** Brief **
Would you return the lines between the one holding "organism: E. coli" and the one holding "sample: Visual Cortex", inclusive, and only those, exactly as they stand in the listing below?
..............................
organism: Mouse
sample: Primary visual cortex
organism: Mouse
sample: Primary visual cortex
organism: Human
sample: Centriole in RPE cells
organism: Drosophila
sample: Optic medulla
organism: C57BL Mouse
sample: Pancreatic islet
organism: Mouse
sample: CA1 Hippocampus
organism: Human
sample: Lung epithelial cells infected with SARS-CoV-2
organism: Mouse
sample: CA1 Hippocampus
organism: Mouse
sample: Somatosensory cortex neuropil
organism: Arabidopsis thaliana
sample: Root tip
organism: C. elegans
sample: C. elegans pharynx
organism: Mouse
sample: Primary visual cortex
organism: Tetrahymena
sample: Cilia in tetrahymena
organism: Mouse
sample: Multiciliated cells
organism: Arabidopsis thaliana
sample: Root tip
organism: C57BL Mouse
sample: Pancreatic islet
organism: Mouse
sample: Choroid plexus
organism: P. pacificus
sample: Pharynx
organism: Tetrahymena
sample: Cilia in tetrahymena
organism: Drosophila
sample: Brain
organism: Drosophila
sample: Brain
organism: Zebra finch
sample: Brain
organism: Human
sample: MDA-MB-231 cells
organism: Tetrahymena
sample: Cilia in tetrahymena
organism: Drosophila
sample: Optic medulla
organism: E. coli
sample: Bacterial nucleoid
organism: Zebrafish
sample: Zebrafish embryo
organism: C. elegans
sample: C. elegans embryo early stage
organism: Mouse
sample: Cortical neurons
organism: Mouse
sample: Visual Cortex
..............................
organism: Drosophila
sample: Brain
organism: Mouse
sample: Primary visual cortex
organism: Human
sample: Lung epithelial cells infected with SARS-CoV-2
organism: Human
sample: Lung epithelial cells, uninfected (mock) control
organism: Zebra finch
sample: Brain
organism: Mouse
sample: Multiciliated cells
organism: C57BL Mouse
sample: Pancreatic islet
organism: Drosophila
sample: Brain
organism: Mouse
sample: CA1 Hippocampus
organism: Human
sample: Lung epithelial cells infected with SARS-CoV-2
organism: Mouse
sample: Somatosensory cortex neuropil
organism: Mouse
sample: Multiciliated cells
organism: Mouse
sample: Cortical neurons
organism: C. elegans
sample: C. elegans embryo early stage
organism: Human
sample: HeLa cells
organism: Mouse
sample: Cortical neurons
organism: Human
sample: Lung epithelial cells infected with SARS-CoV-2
..............................
** Response for this exercise **
organism: E. coli
sample: Bacterial nucleoid
organism: Zebrafish
sample: Zebrafish embryo
organism: C. elegans
sample: C. elegans embryo early stage
organism: Mouse
sample: Cortical neurons
organism: Mouse
sample: Visual Cortex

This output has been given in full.